BY JEFF BETTGER
I have noticed that when my life is emotionally difficult or a new transition happens that I feel a burst of creative energy. During these times I can’t seem to contain the ideas percolating in my brain. They need release.
Art is a healing mechanism. When I create something, whether it is esoteric, existential, or conceptual, it is a way to get myself out of the stress of everyday life or a traumatic situation. When I create for the sake of creating, I find myself refreshed, invigorated, and ready for the rest of life. The purge leads to a sense of renewal and freshness.
Abstraction helps us relate to the mysterious things that we don’t get. Things we can’t understand, but want to find meaning in.
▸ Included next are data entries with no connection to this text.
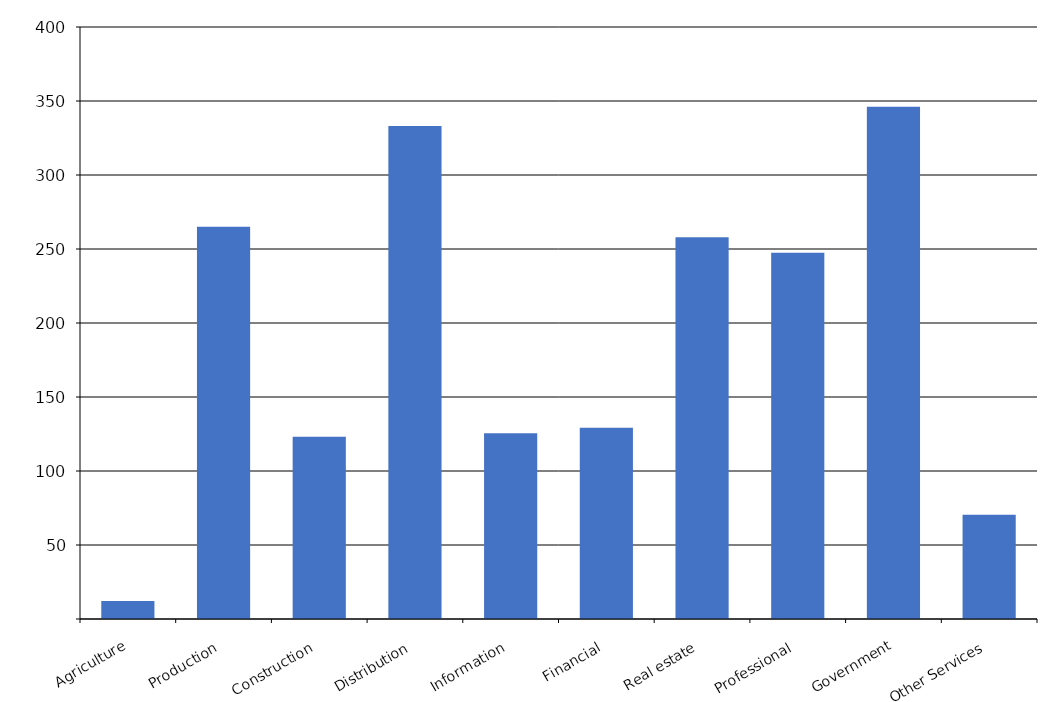
| Category | Series 0 |
|---|---|
| Agriculture | 12185 |
| Production | 264991 |
| Construction | 123199 |
| Distribution | 333048 |
| Information | 125518 |
| Financial | 129267 |
| Real estate | 257891 |
| Professional | 247523 |
| Government | 346121 |
| Other Services | 70504 |
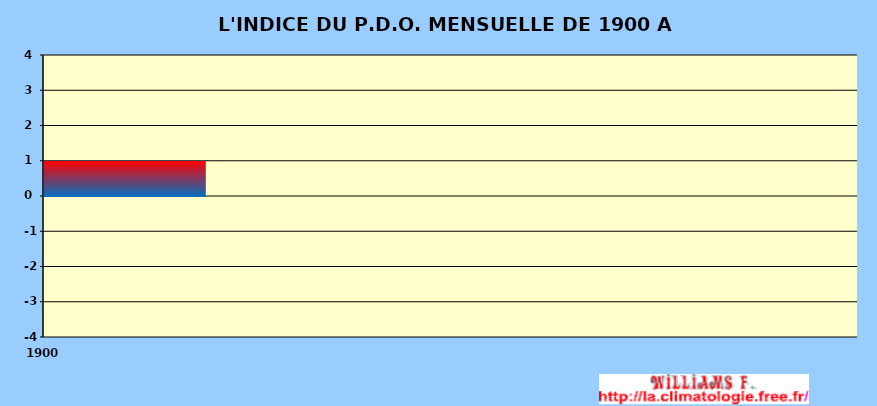
| Category | PDO |
|---|---|
| 1900-01-01 | 1 |

The miraculous, the supernatural, the science of life, and the universe are all around us. We stand and live in mystery. We can deal with this tension, the paradox and the mystery by confronting it head on and calling it what it is.
The creation can be as simple as a blog post or an edited photo or as complicated as a composition, a record, or a film. I’m not talking about creating things as a pragmatic means to an end, but rather as a way to process and to put perspective on life by getting inside yourself and pouring yourself out.
I love that as human beings we have this ability to make things.
We are always moving, ebbing towards something we cannot see. The tides of change turn for good or bad, but the consistent factor of human life is that we suffer and die. We all experience pain and suffering, and end with death. This, one might argue, is a large part of being an animal. A large part, if not all, of being human is that we can find ways to turn all this death into life and joy.
We can spur on hope for each other and ourselves. We can process our pain and suffering and we do not need to live in it. Yes, we have imagination. That imagination can turn things around emotionally and empower us to deal with this bi-polar thing of everyday dying while living towards an inevitable end that we can do nothing about.
I think what we make of this inevitable truth in the midst of it matters the most. Do we turn inward and close off? Do we ignore it by wearing rose-colored glasses? Do we look horror in the face and yell: “You won’t have me, I will purge you!”?
When you experience the difficulties in life, slow down and tap into that place deep inside. Look into that place of hurt and brokenness. Know it and purge it.
The cynicism of discomfort and lack does not need to be the basis of how you live and work. There is more for each of us. I believe the proper place to put all of this death is to put it out. Kill it. Don’t let it take over.
The best way that I have dealt with issues in my own life has been to be the creator that I was made to be. I was made. I make as well. We need to make things to deal with ordinary pain and suffering. We need to make things to deal with the hypocrisy of ourselves and of others. We need to make things to remember. We need to make things to spur on hope and to put to death all of the death that is around us.
Find something to put your hands to, and do it with all your might. Get out the death and put on the hope of what could be. Make it happen. The healing and purging process of creation always leads to hope and life no matter how despairing your circumstances may be. We are human beings and we can make, so do it.
Ca·thar·sis noun \kə-ˈthär-səs\:
The act or process of releasing a strong emotion (such as pity or fear) especially by expressing it in an art form.
plural ca·thar·ses
Full Definition of CATHARSIS
1: purgation
2a: purification or purgation of the emotions (as pity and fear) primarily through art.
2b: a purification or purgation that brings about spiritual renewal or release from tension.
3: elimination of a complex by bringing it to consciousness and affording it expression.